The Bench said the retrospective operation of the amendments would apply only to pending appellate proceedings. Such appeals will continue from the stage at which they are transferred to the competent court.
It also clarified that proceedings already conducted before the amendments came into force, and those which continued because of the interim order passed by the High Court on July 3, 2024, will not be treated as illegal, non-est or a nullity.
The petitions before the Court challenged the amendments as manifestly arbitrary, discriminatory and violated Article 14 of the Constitution.

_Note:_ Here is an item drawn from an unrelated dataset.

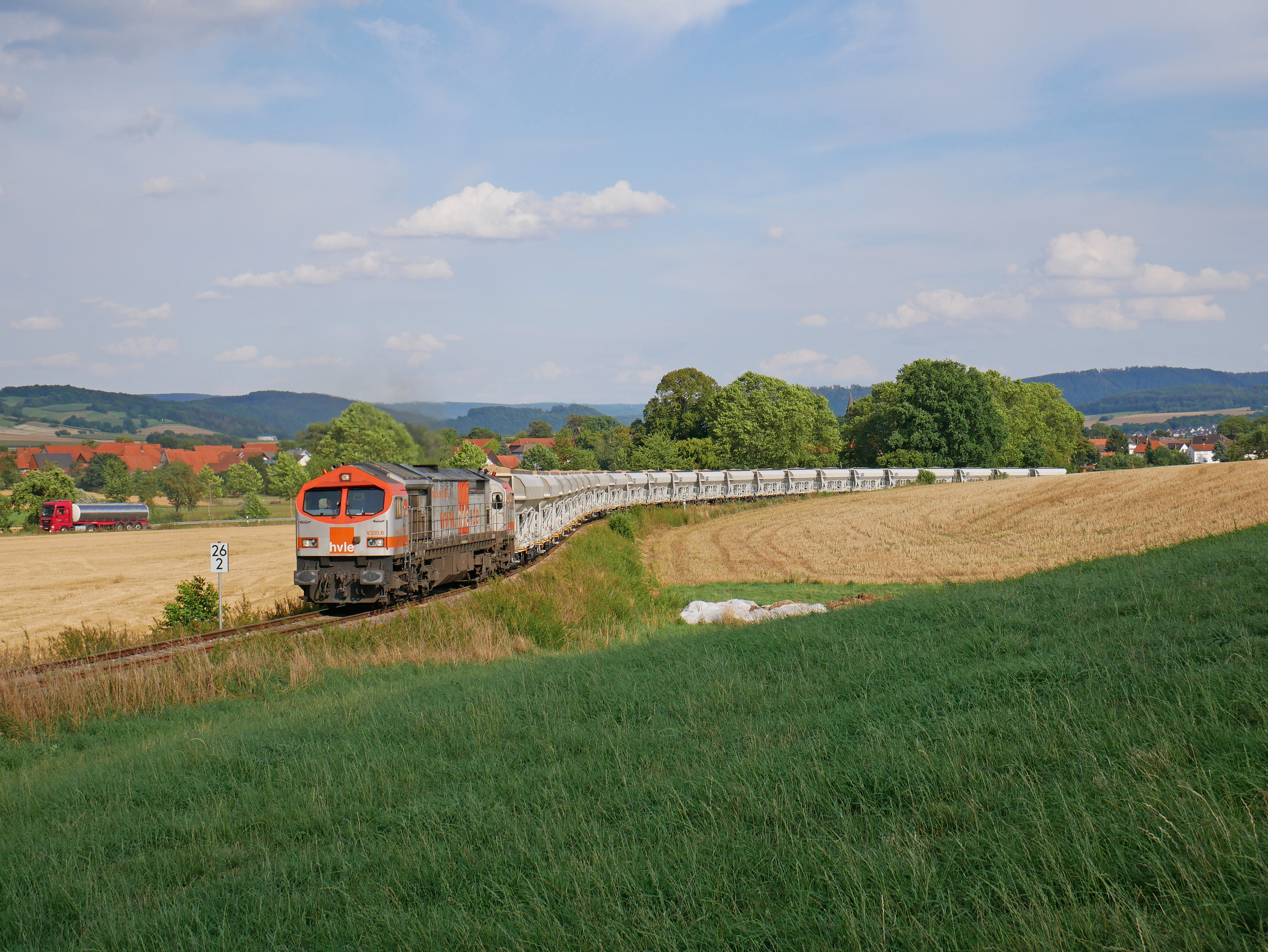 HVLE-Tiger V330.6 mit Sandhalbzug in 23 Faccns-Wagen am Ruhberg nach Grohnde
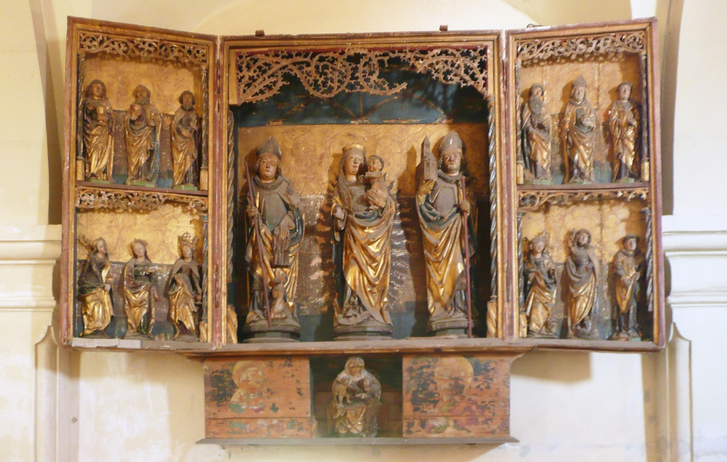 Altar „Beatae Mariae Virginis“ des ehemaligen Antoniterkloster Eicha bei Naunhof in Sachsen - heutiger Standort ist die Kirche in Albrechtshain

The petitioners contended that parties have a vested right to have their appeals heard by the High Court and that retrospective operation would render past judgments without jurisdiction.
The State defended the amendments, saying they were enacted to reduce pendency in the High Court and further the object of “justice at the doorstep.”
It also relied on the Karnataka Law Commission’s view that transferring old pending regular first appeals to district courts would reduce the burden on the High Court.
In the judgment passed on July 8, the High Court held that while the right to appeal may be a substantive right, the forum before which an appeal is heard is a matter of procedure.
It added that procedural amendments are generally retrospective unless the statute shows a contrary intention. In this case, Section 4 of the Civil Courts Amendment Act expressly stated that the amendment would operate retrospectively from August 28, 2007.
However, the Court said the law cannot be interpreted in a manner that would unsettle final judgments.
“It is common ground that the concluded appeals cannot be reopened, and it is not the legislative intent to render the decisions delivered in Regular First Appeals a nullity or without jurisdiction,” the Court observed.
The Court rejected the argument that the amendment discriminated between litigants in Bengaluru and the rest of Karnataka because appeals from Bengaluru City Civil Court would continue before the High Court.
It held that there was a clear distinction since city civil judges in Bengaluru are district judge-cadre officers, unlike senior civil judges in the districts.
“Article 14 of the Constitution of India permits reasonable classification and as noted above, there is sufficient reason for excluding appeals arising from Courts of the Bengaluru Urban District,” the Court said.
Senior Advocate SM Chandrashekar appeared as Amicus Curiae.
The petitioners were represented by Senior Advocates KN Phanindra, Vivek Reddy and DR Ravishankar along with advocate Rohith R Kumar.
The State Government was represented by Additional Advocate General Kiran V Ron along with Additional Government Advocate Niloufer Akbar.